I left Katie (my wife) to give Toki her meds, as she's gotten quite good at it recently. When I came back, she said that she had no luck force feeding, but instead Toki actually licked all the medicine directly off her finger  This is the first time she's done so, and also I had her out for a bit, and she climbed up on my shoulder for the first time in about a week 

She couldn't get down though, so I had to help her - she's regained her desire to do stuff, but not quite the energy to pull it off


----------



## alexn (Sep 30, 2012)

Update time.

Toki... Well, she's nether better nor worse, really. We've had her actually taking the Septrin for the past week or so, and she hasn't really improved. She is eating, but not much - it looks to me that she's struggling with it, and I'm starting to wonder if its something to do with her esophagus rather than lungs. She is still breathing hard, and today started making the gurgling noise again.

This afternoon she's going back to the vet, and will most likely have an X-ray to identify what exactly the problem is. I won't be taking her as I have work, so my wife will be instead.

Its expensive, and I personally do fear that it won't really help, but then again it'd be nice to get a more exact diagnosis. 

If I said I wasn't worried about the anesthetic, I'd be lying. Fingers crossed I don't get a teary phone call around 5pm  

Sent from Petguide.com Free App


----------



## bbrats (Jan 21, 2013)

I hope all goes well with Toki at the vet!
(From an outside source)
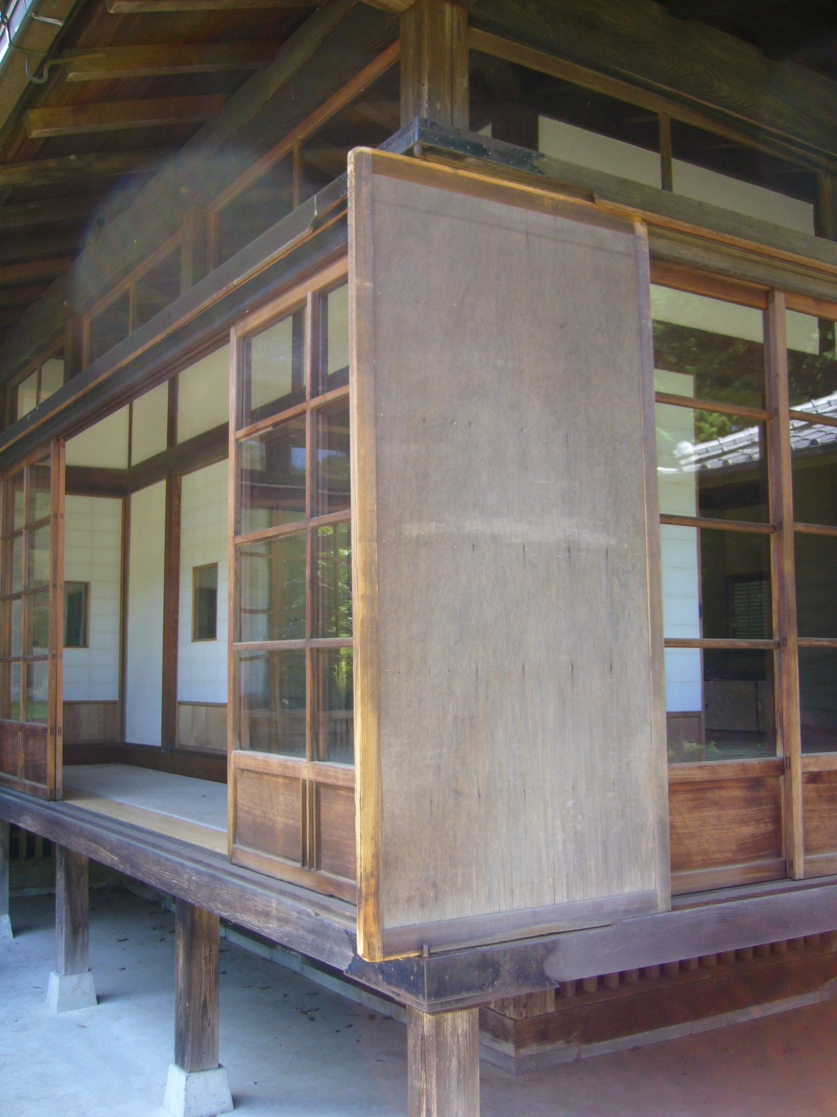 storm-door,amado,narita-city,japan

I'm sure the anesthetic will be fine too  Just look at it this way. The xray is going to be able to see what is wrong with her so you can fix it and get her back on the way to being her old self again! Wishing Toki all the best, and as always keep us updated on how it goes.


----------



## Sugapot (Mar 3, 2013)

Get Well Toki!!


----------



## PurpleGirl (Oct 12, 2012)

Best of luck to Toki from my household!


----------



## ratclaws (Nov 11, 2012)

She looks like my girlfriend's girl Hazel. I had some Septrin before and it didn't help at all; I don't think it's very good on rats. Best wishes for the vet visit.


----------



## alexn (Sep 30, 2012)

Well, Toki is still with us 

Weird results from the X-ray though. Her lungs are fine... But her heart isn't. Its enlarged, and pushing against her windpipe :/ she's on some new meds now, so fingers crossed 

Sent from Petguide.com Free App


----------



## Eden10 (Aug 11, 2012)

Best wishes for your baby...I know how you feel, have been worried sick over my fur baby, Lucifer & still am actually!


----------



## alexn (Sep 30, 2012)

Thanks  just got home, and my wife has been cuddling her for the past 3 hours. She's still very sleepy, VERY thirsty, and also the hungriest she's been in a while.

Her back legs are still floppy though  took her hammock out as she was struggling with it. 

Sent from Petguide.com Free App


----------



## alexn (Sep 30, 2012)

Sent from Petguide.com Free App


----------



## zurfaces (Jan 16, 2013)

Oh that poor girl she looks miserable. Did the vet say the likelihood that the meds will help?


----------



## socal_sarah (Mar 5, 2013)

Hope Toki's meds start kicking in ASAP so she'll start feeling better. Did your vet say that an enlarged heart is unusual for a rat? A cardiomyopathy of some sort?


----------



## alexn (Sep 30, 2012)

To be honest, I wasn't there - so I didn't speak to the vet myself. Essentially what she's got is heart disease, and hopefully the 28 day (!) Course of meds will help soothe it a little. There is no cure, but if we can get it managed properly, she should be happy and active for many months more 

This morning she's still dozing inside her box. Personally I'm quite glad she had the sedation now, as she hasn't slept in a while, and this should give her a rest. She is eating and drinking now though 

Sent from Petguide.com Free App


----------



## Sugapot (Mar 3, 2013)

At least you know what it is now. I feel so sorry for her in the last pic - not a happy girl :-(


----------



## alexn (Sep 30, 2012)

I know, she looks miserable  she kept falling asleep, waking up, trying to eat everything (including fingers and litter), then falling asleep again :/

Sent from Petguide.com Free App


----------



## PurpleGirl (Oct 12, 2012)

How is Toki doing now?


----------



## Raturday (May 26, 2012)

Poor thing. I hope she improves.


----------



## alexn (Sep 30, 2012)

I guess the only way to describe her at the moment is slow. She seems reasonably alert, will come to the bars when you walk by, and has made a bit of a nest. She'll eat and drink, but everything seems to be going at half speed. It takes her a while to eat anything, and also to walk across the cage. I'm still not entirely sure her back legs are working 

She's got another vet appt this afternoon, just so he can see how she's doing. 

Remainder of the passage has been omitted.